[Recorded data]
══════════════════════════════

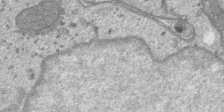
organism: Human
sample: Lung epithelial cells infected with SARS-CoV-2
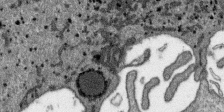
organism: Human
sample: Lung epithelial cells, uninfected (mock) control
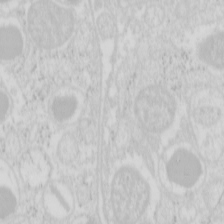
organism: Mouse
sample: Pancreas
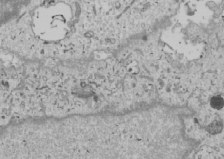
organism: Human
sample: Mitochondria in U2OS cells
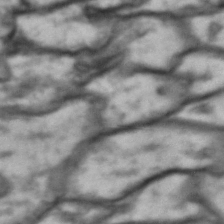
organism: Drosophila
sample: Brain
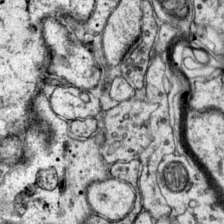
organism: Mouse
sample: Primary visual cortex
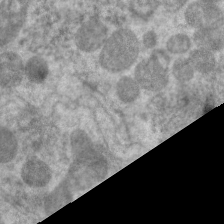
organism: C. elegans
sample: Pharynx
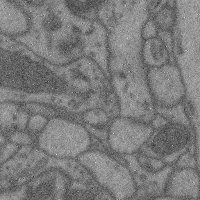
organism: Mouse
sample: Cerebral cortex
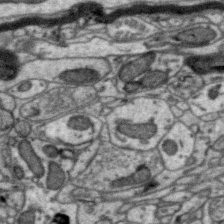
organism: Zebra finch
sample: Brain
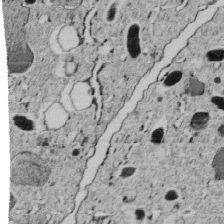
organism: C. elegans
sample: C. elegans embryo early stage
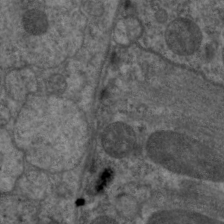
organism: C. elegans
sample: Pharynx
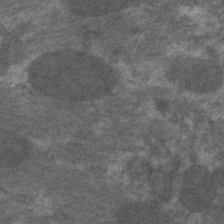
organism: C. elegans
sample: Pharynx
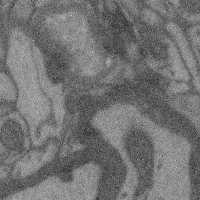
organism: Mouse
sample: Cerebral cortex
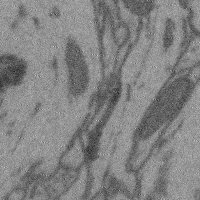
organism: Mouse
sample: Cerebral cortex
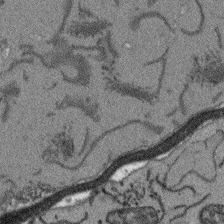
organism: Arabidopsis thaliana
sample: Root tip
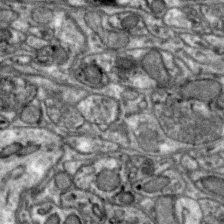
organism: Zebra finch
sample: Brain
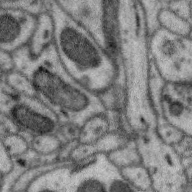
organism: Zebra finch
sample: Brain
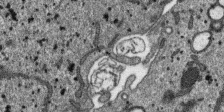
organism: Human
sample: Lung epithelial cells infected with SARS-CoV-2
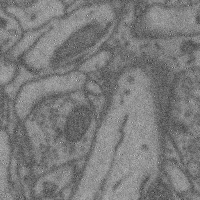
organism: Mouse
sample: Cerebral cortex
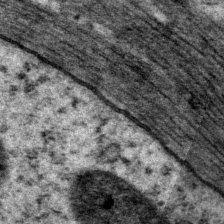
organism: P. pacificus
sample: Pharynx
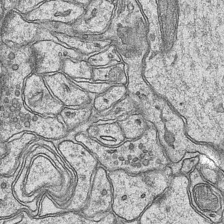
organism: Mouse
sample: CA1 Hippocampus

══════════════════════════════

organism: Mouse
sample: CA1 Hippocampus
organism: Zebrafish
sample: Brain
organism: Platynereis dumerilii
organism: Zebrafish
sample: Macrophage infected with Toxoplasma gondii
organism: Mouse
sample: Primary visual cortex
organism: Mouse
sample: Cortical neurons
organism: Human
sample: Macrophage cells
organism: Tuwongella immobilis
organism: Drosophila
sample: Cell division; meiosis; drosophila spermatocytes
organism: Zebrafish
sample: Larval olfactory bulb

══════════════════════════════

> _Task goal_
In the entries above, find each line with the word "cells" and show it.

> _Solved problem_
sample: Lung epithelial cells infected with SARS-CoV-2
sample: Lung epithelial cells, uninfected (mock) control
sample: Mitochondria in U2OS cells
sample: Lung epithelial cells infected with SARS-CoV-2
sample: Macrophage cells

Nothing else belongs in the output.